The hearing was two days after Senate Democrats unveiled a plan Tuesday to save $21 billion over the next 10 years by eliminating tax incentives for the five companies – Chevron, Exxon Mobil, Shell, ConocoPhillips and BP America -- so the money be put toward reducing the nation's deficit. A test vote is scheduled for next Wednesday.

Senate Finance Chairman Max Baucus, D-Mont., at the outset of the hearing questioned the need for "taxpayer subsidies" for the oil giants.

Citing the companies' combined profits of $35 billion in the first quarter of 2011, Baucus said the tax breaks represent less than 2 percent of what the companies are slated to make this year. "Even without these tax breaks, these companies would clearly be highly profitable."
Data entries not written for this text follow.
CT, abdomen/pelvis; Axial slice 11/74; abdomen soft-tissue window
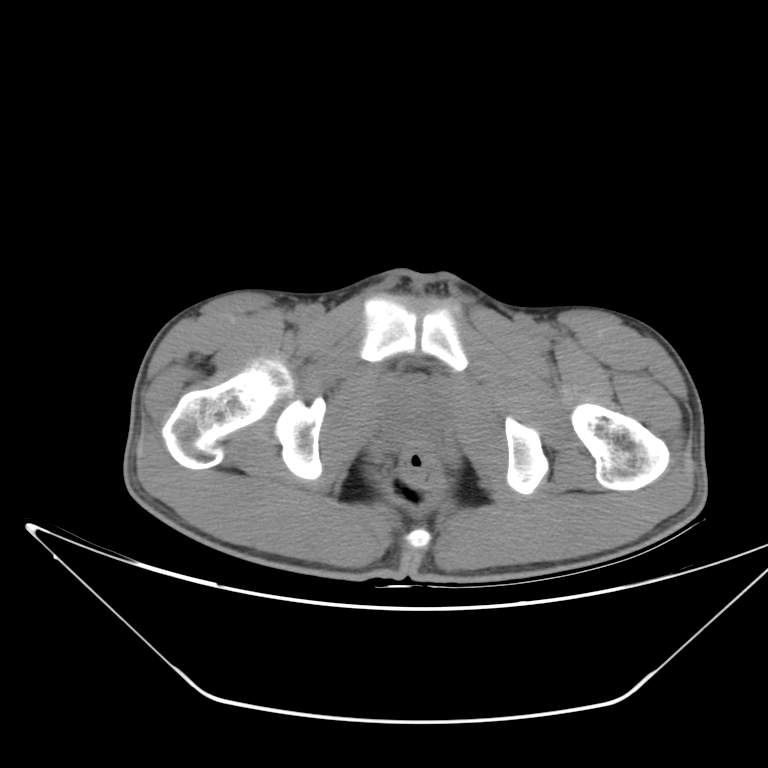

<organs><organ name="prostate/uterus" x1="383" y1="381" x2="447" y2="437"/></organs>
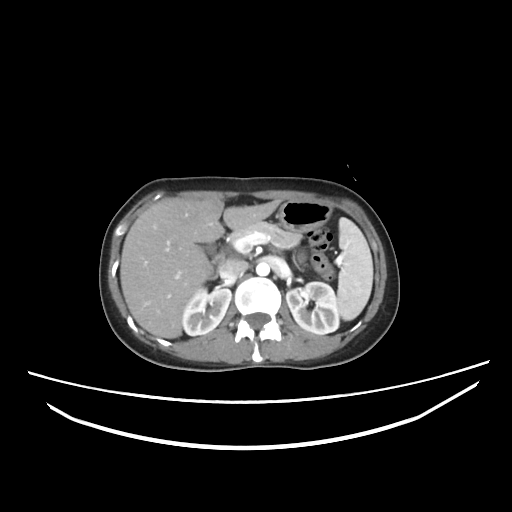 Computed tomography, abdomen. Axial slice 54/114. soft-tissue window (W 400 / L 40)
Bounding boxes in pixels, one row per box: x1, y1 is the top-left corner and x2, y2 the bottom-right.
| organ | x1 | y1 | x2 | y2 |
|---|---|---|---|---|
| spleen | 337 | 217 | 373 | 320 |
| right kidney | 182 | 288 | 231 | 335 |
| left kidney | 286 | 282 | 339 | 334 |
| gall bladder | 204 | 244 | 215 | 254 |
| liver | 120 | 198 | 280 | 338 |
| stomach | 277 | 200 | 331 | 232 |
| aorta | 256 | 262 | 269 | 275 |
| inferior vena cava | 219 | 260 | 248 | 278 |
| pancreas | 229 | 221 | 301 | 248 |
| duodenum | 209 | 254 | 223 | 278 |
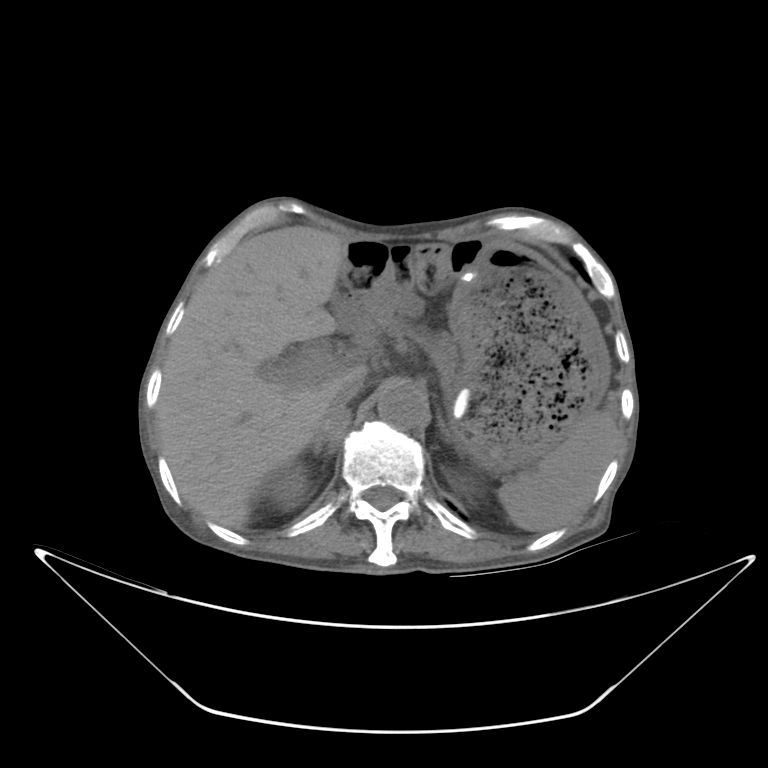

Abdominal CT; Axial slice 75/95; 68-year-old male patient; 13 organs annotated in this scan (a whole-scan count: organs this slice does not pass through have no box)
Boxes: x1 y1 x2 y2 (pixel coords, space-separated).
Organ bounding boxes:
- inferior vena cava: 322 378 364 417
- liver: 157 225 365 530
- left adrenal gland: 437 412 460 460
- pancreas: 422 329 455 376
- right adrenal gland: 312 406 350 457
- stomach: 450 241 609 472
- spleen: 496 412 615 530
- right kidney: 268 466 307 502
- aorta: 380 387 426 428
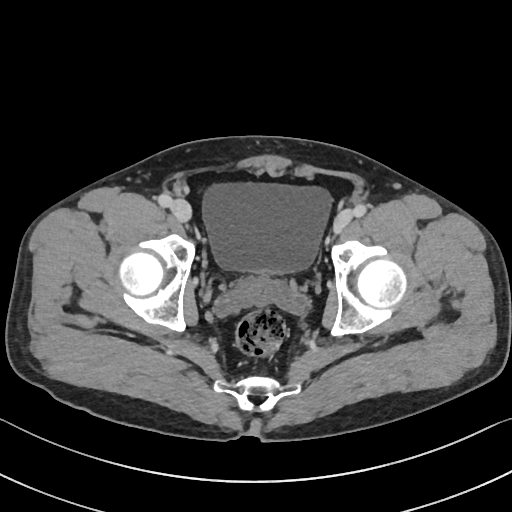 Computed tomography, abdomen; axial view; W/L 400/40 HU; 512x512 px
Boxes: x1 y1 x2 y2 (pixel coords, space-separated). The annotated organs in this slice are: bladder at 202 183 331 273.
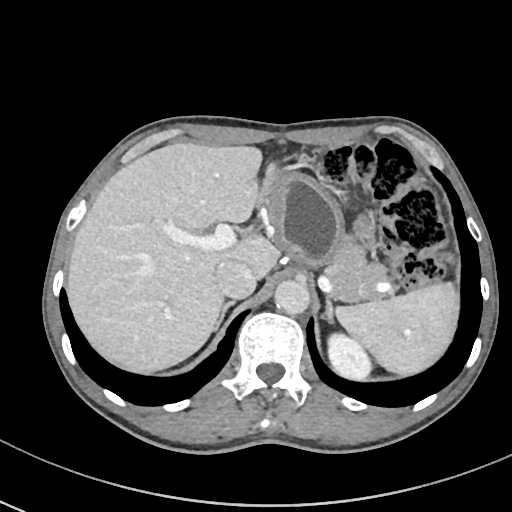

Abdominal CT · axial view · 512x512 px · acquired on SOMATOM Force
<organs><organ name="spleen" x1="336" y1="283" x2="459" y2="377"/><organ name="left kidney" x1="325" y1="333" x2="372" y2="382"/><organ name="liver" x1="66" y1="143" x2="277" y2="374"/><organ name="stomach" x1="256" y1="172" x2="346" y2="268"/><organ name="aorta" x1="273" y1="279" x2="309" y2="314"/><organ name="inferior vena cava" x1="215" y1="259" x2="256" y2="299"/><organ name="pancreas" x1="327" y1="231" x2="386" y2="302"/><organ name="right adrenal gland" x1="213" y1="301" x2="235" y2="332"/><organ name="left adrenal gland" x1="323" y1="295" x2="333" y2="319"/></organs>
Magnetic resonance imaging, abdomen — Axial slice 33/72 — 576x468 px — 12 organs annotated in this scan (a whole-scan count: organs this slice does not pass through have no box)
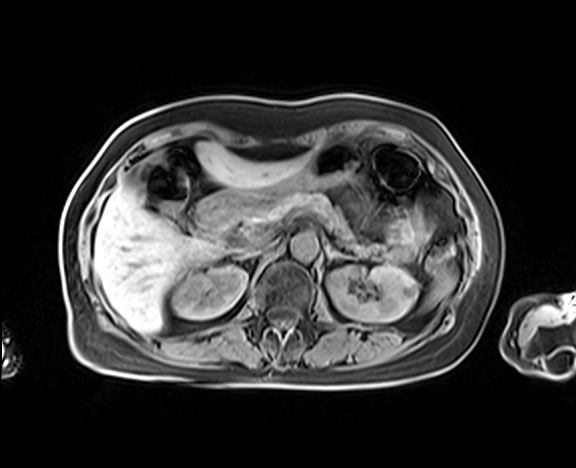

Bounding boxes as [x1, y1, x2, y2] in pixel coordinates. 10 labeled organs on this slice — spleen at [426, 267, 456, 306]; aorta at [290, 232, 318, 260]; pancreas at [244, 190, 410, 262]; left adrenal gland at [321, 236, 349, 260]; duodenum at [196, 193, 240, 244]; liver at [93, 142, 309, 333]; inferior vena cava at [244, 240, 275, 256]; right kidney at [173, 265, 247, 319]; left kidney at [328, 265, 417, 322]; stomach at [223, 140, 371, 209].
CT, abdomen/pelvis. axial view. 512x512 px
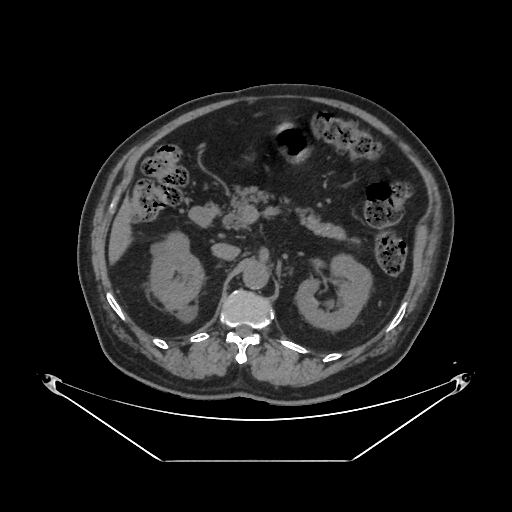 Boxes are (x1, y1, x2, y2) in pixels.
Organ bounding boxes:
- right kidney: (149, 231, 202, 319)
- aorta: (243, 262, 268, 289)
- liver: (109, 199, 130, 262)
- inferior vena cava: (212, 243, 240, 259)
- duodenum: (189, 203, 219, 227)
- left kidney: (296, 254, 370, 330)
- pancreas: (222, 191, 345, 239)
- stomach: (277, 125, 309, 161)
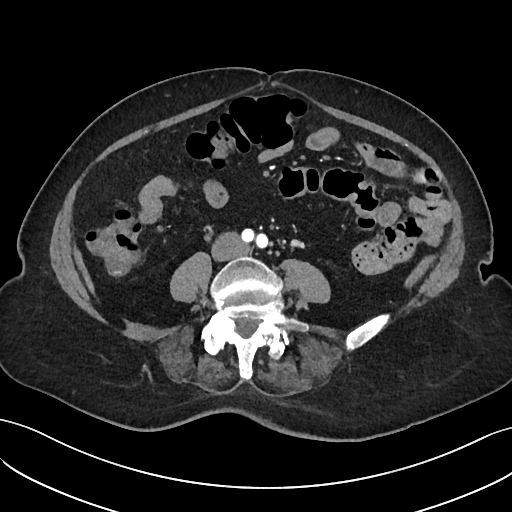 CT abdomen; axial plane, index 86
Boxes: x1:y1:x2:y2 in pixels.
inferior vena cava: 212:232:246:259
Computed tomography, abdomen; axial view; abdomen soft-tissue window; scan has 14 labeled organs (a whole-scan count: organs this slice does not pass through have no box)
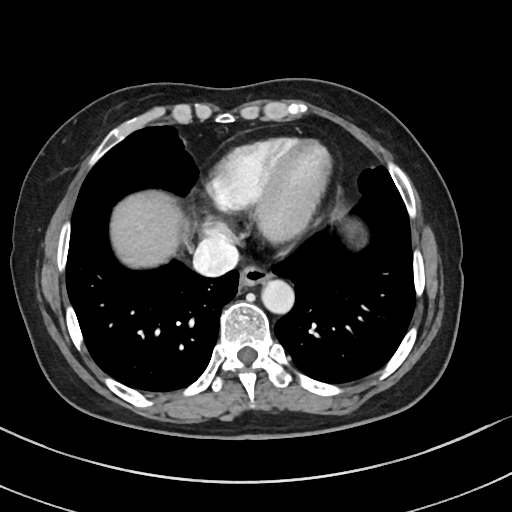

{"organs":{"esophagus":[239,265,271,287],"inferior vena cava":[193,236,239,276],"liver":[110,191,184,267],"aorta":[261,280,294,313]}}
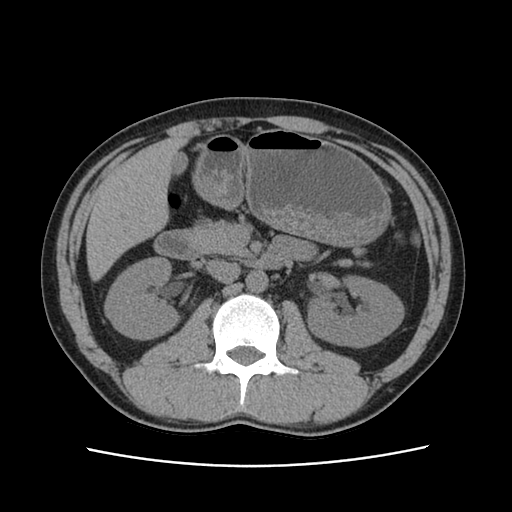
Computed tomography, abdomen — axial view — SOMATOM Force scanner — scan has 15 labeled organs (a whole-scan count: organs this slice does not pass through have no box)
Boxes are (x1, y1, x2, y2) in pixels. The annotated organs in this slice are: stomach at (195, 129, 392, 248), duodenum at (154, 230, 289, 269), pancreas at (186, 226, 366, 265), liver at (87, 137, 190, 281), left kidney at (307, 278, 402, 348), right kidney at (104, 258, 180, 340), aorta at (246, 271, 268, 293), gall bladder at (172, 151, 187, 174), inferior vena cava at (206, 260, 240, 282).
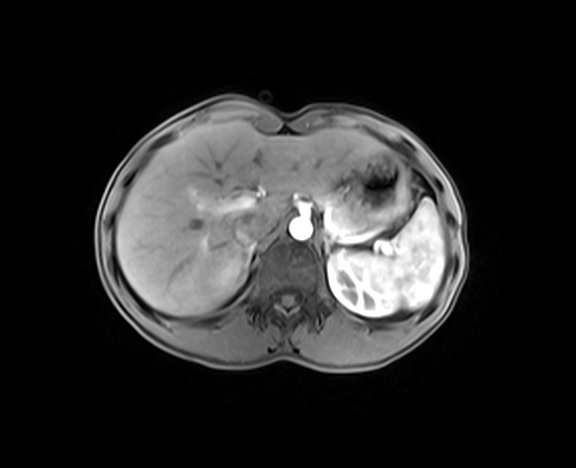
Magnetic resonance imaging, abdomen · axial view · 1st–99th percentile window · 576x468 px · scan has 13 labeled organs (a whole-scan count: organs this slice does not pass through have no box)
Coordinates as <box>x1,y1,x2,y2</box> in pixels.
spleen: <box>365,198,444,308</box>
right kidney: <box>215,260,246,295</box>
left kidney: <box>328,250,398,316</box>
liver: <box>116,121,387,315</box>
stomach: <box>348,154,411,228</box>
aorta: <box>289,217,312,240</box>
inferior vena cava: <box>233,214,271,245</box>
pancreas: <box>314,190,360,234</box>
right adrenal gland: <box>241,246,254,263</box>
left adrenal gland: <box>322,234,334,256</box>
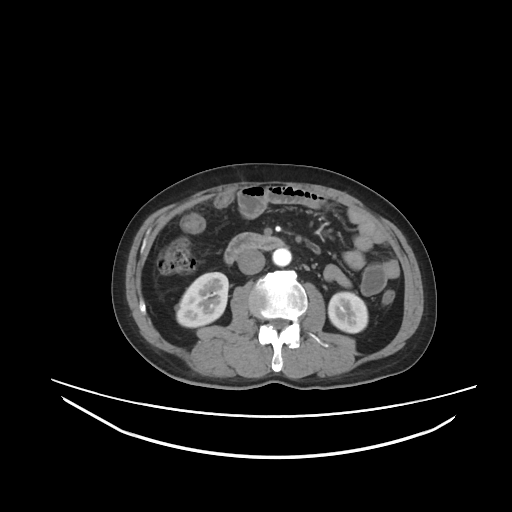 CT abdomen. axial view
{"organs":{"right kidney":[176,272,228,327],"left kidney":[328,292,367,332],"aorta":[272,248,291,266],"inferior vena cava":[237,249,265,274],"duodenum":[224,233,285,263]}}
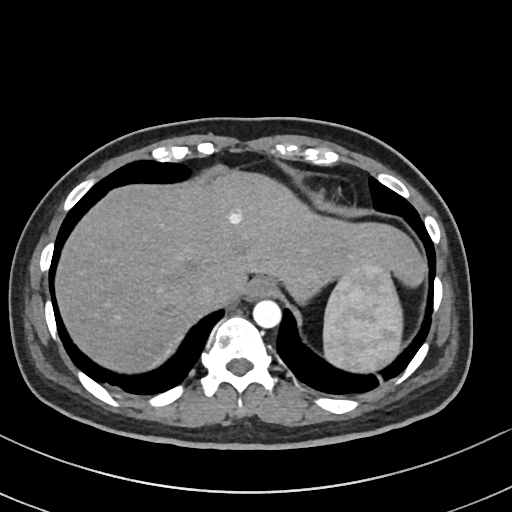

Abdominal CT · axial view · soft-tissue window · SOMATOM Force scanner
Bounding boxes as [x1, y1, x2, y2] in pixel coordinates.
esophagus: [247, 277, 278, 299]
liver: [55, 170, 424, 372]
spleen: [323, 260, 402, 372]
aorta: [253, 300, 281, 328]
inferior vena cava: [190, 281, 221, 307]

But Chevron Corp. Chief Executive John Watson told the senators, "Don't punish our industry for doing its job well."

"Tax increases on the oil and gas industry, which will result if you change long-standing provisions in the U.S. tax code, will hinder development of energy supplies needed to moderate rising energy prices," Watson said. "It will also mean fewer dollars to state and federal treasuries … and fewer jobs -- all at a time when our economic recovery remains fragile and America needs all three."

Prior attempts to scale back industry subsidies haven't succeeded amid intensive lobbying by the oil and gas industries, the Los Angeles Times reports, citing figures from the Center for Responsive Politics indicating the sector spent more than $145 million and employed 798 lobbyists to influence lawmakers last year.

"By undermining U.S. competitiveness, they would discourage future investment in energy projects in the United States and therefore undercut job creation and economic growth," Exxon Mobil Chief Executive Officer Rex Tillerson said of the plan to eliminate the tax incentives. "And because they would hinder investment in new energy supplies, they do nothing to help reduce prices."

"Stated simply, oil is a global commodity," Shell Oil Co. President Marvin E. Odum said. "With worldwide economic recovery under way, demand is on the rise, sending prices upward."

During the hearing, Sen. John D. Rockefeller, D-W.Va., great-grandson of the founder of Standard Oil, told the executives, "You're deeply out of touch."

"I haven't heard anybody talk about what they are doing -- what they would be willing to do -- to share in our budget problem," Rockefeller said.